DATA FOR PROCESSING:
####
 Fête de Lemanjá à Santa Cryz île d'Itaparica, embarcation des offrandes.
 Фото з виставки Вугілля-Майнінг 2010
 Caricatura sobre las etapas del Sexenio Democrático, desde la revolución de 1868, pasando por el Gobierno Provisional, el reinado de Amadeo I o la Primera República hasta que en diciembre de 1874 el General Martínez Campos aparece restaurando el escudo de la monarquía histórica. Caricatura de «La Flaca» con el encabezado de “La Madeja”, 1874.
####
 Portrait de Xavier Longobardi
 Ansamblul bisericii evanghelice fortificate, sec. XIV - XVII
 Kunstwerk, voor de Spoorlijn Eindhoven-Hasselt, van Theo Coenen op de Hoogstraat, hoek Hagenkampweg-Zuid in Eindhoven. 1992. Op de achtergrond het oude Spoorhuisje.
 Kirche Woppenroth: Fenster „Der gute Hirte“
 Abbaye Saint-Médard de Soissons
####
ASSIGNMENT: Starting at the line above that contains "Fête de Lemanjá", write out each line exactly until the line that contains "Caricatura sobre las" has been written, and stop there.

SOLUTION TO THIS EXERCISE:
 Fête de Lemanjá à Santa Cryz île d'Itaparica, embarcation des offrandes.
 Фото з виставки Вугілля-Майнінг 2010
 Caricatura sobre las etapas del Sexenio Democrático, desde la revolución de 1868, pasando por el Gobierno Provisional, el reinado de Amadeo I o la Primera República hasta que en diciembre de 1874 el General Martínez Campos aparece restaurando el escudo de la monarquía histórica. Caricatura de «La Flaca» con el encabezado de “La Madeja”, 1874.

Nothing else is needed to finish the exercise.